§ The problem
If an entry holds a picture, leave the picture out and copy the rest of the listing exactly.

§ Supplied records
+-------+

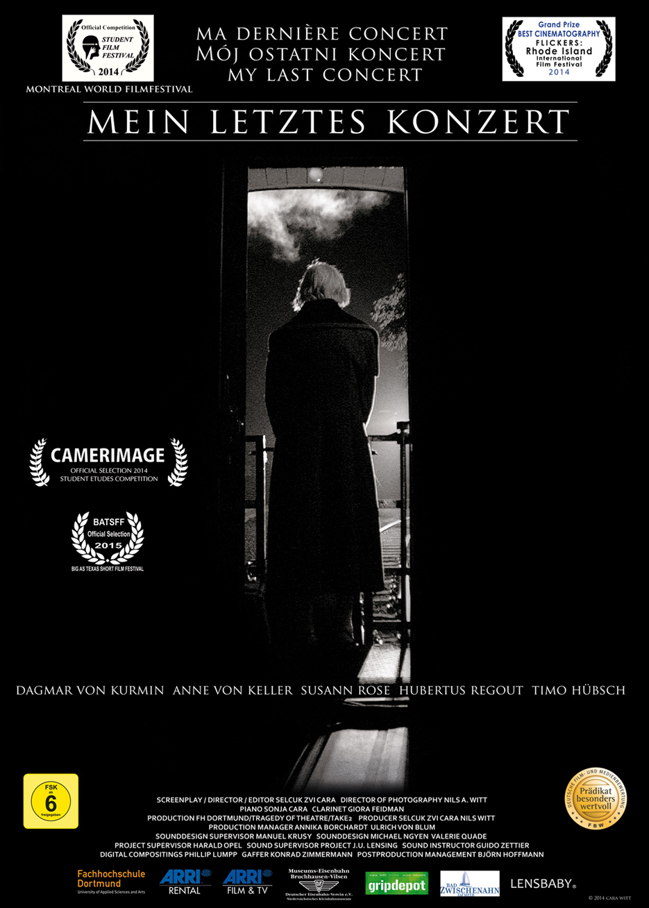 Filmposter "Mein letztes Konzert"
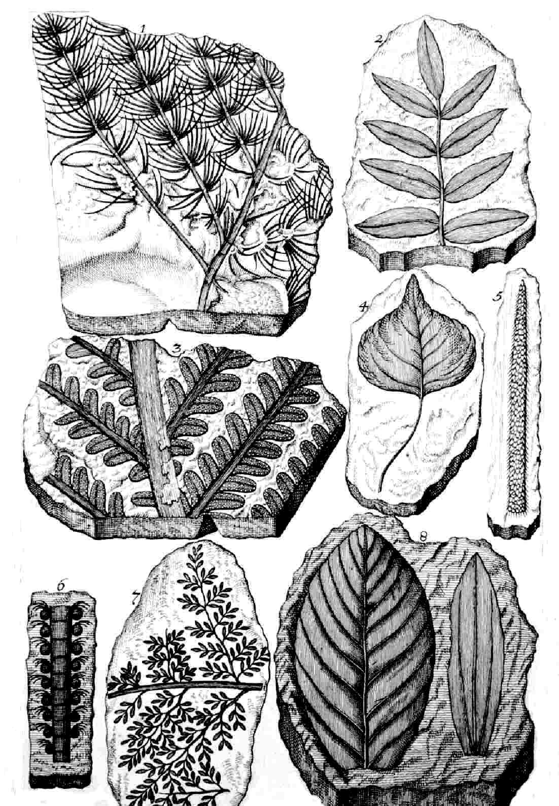 botanische Zeichnungen (aus seinem Herbarium deluvianum)
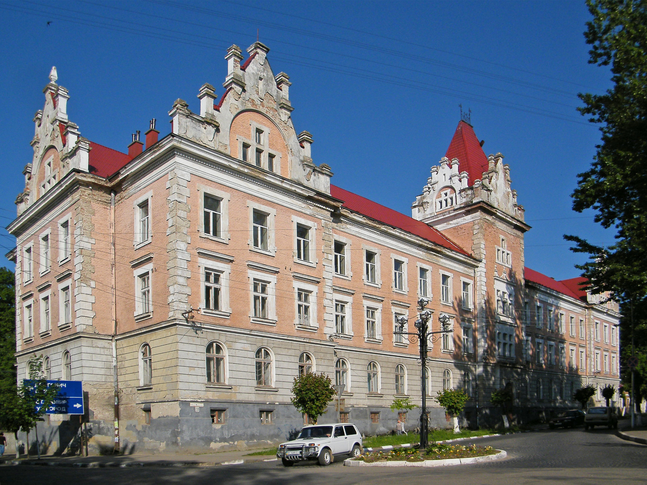 Здание бывшего казначейства
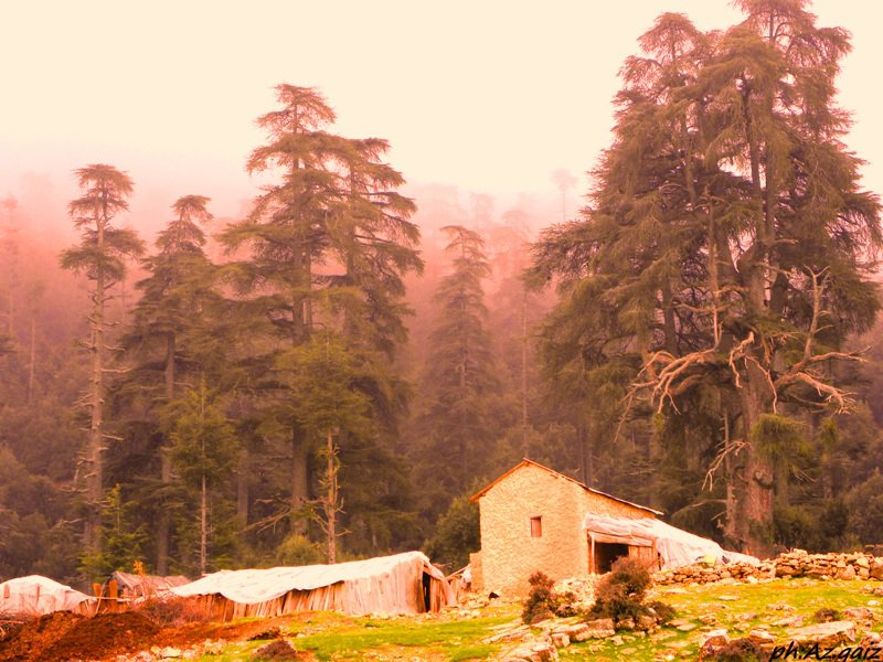 Maison à Ajdir province de Khénifra
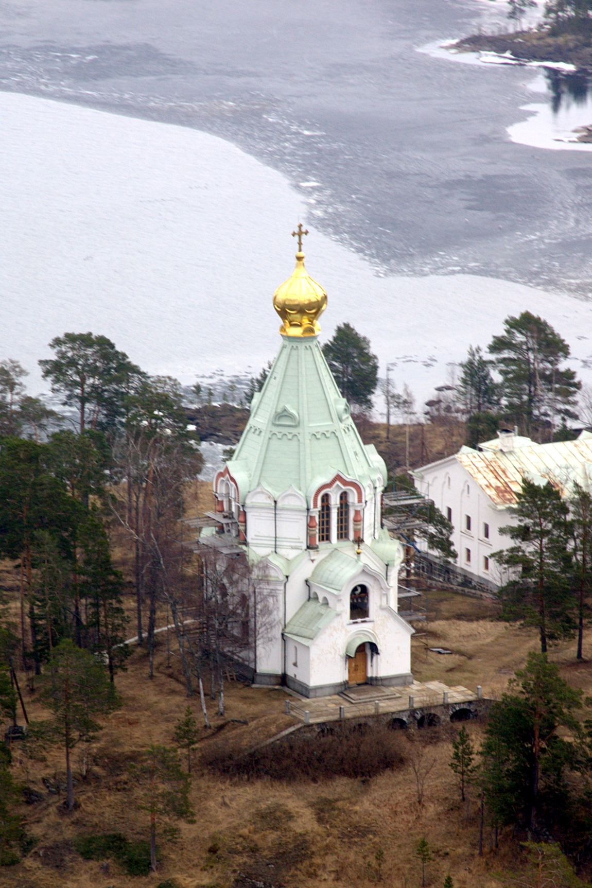 Валаам. Церковь во имя святителя Николая Чудотворца (1853).
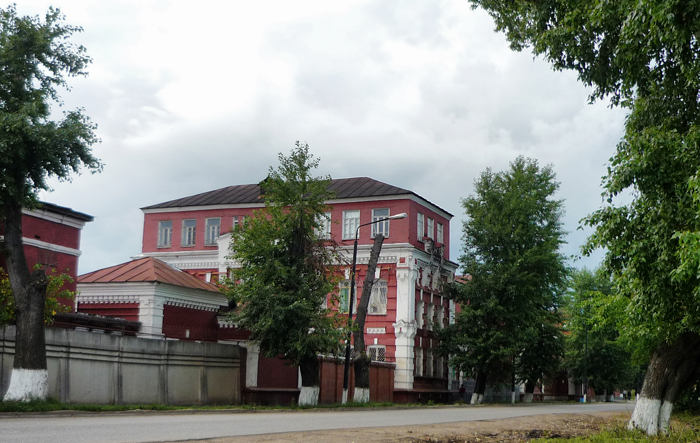 Старинное здание Глазовского Ликёро-Водочного Завода
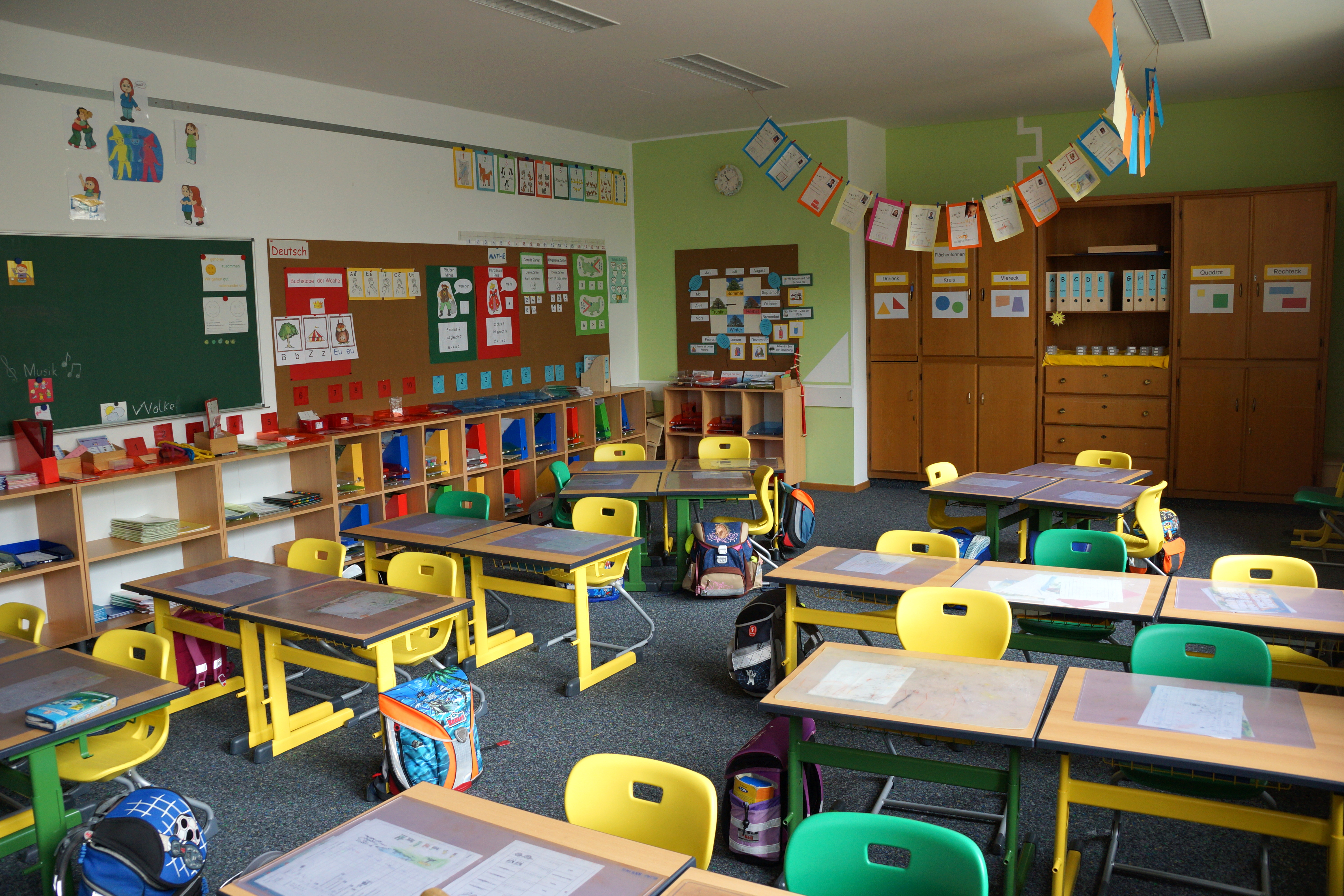 Schulräume/Klassenzimmer der privaten katholischen Grundschule im Haus St. Marien in Neumarkt in der Oberpfalz
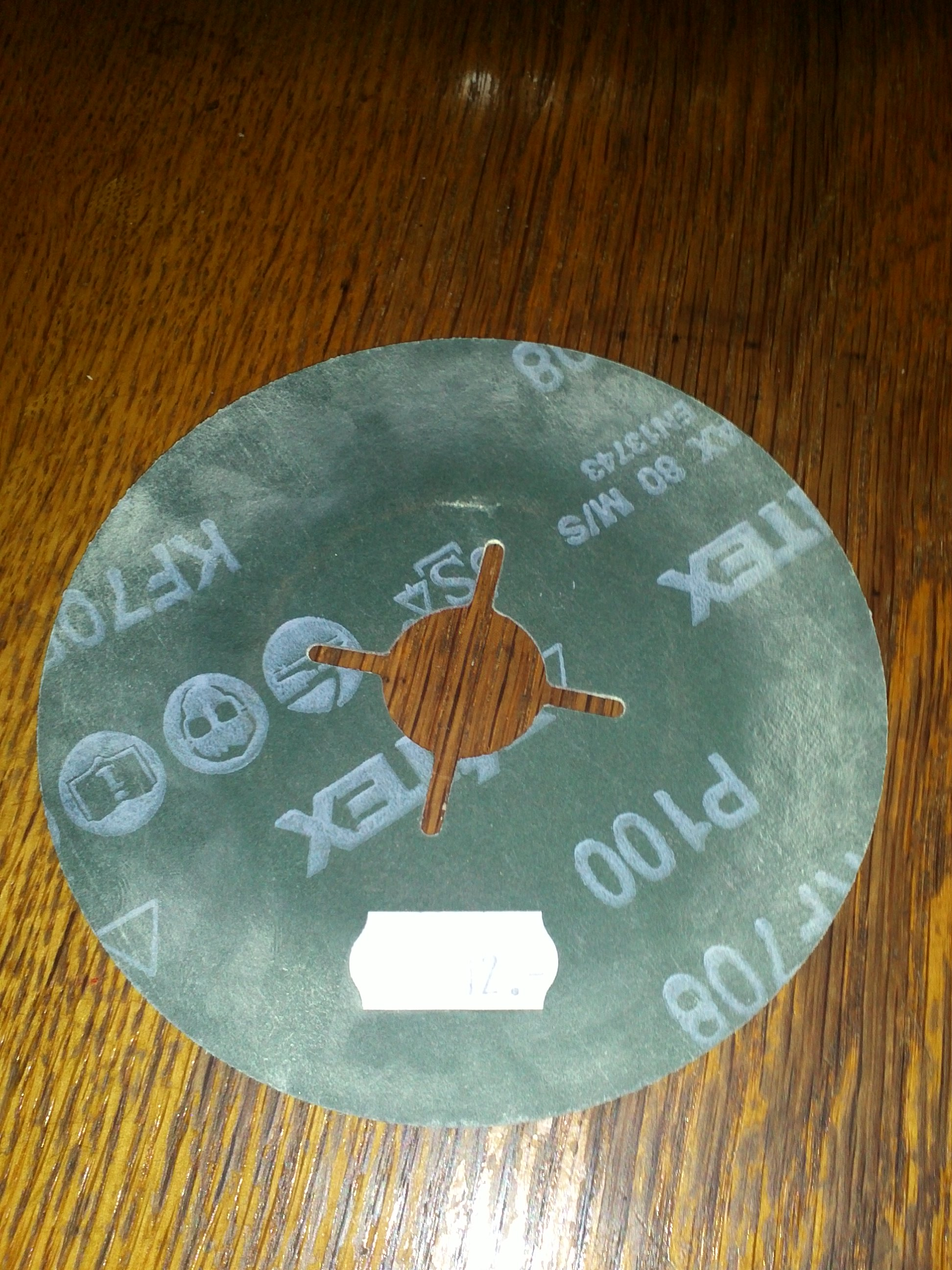 Brusný kotouč.

+-------+

§ Result
 Filmposter "Mein letztes Konzert"
 botanische Zeichnungen (aus seinem Herbarium deluvianum)
 Здание бывшего казначейства
 Maison à Ajdir province de Khénifra
 Валаам. Церковь во имя святителя Николая Чудотворца (1853).
 Старинное здание Глазовского Ликёро-Водочного Завода
 Schulräume/Klassenzimmer der privaten katholischen Grundschule im Haus St. Marien in Neumarkt in der Oberpfalz
 Brusný kotouč.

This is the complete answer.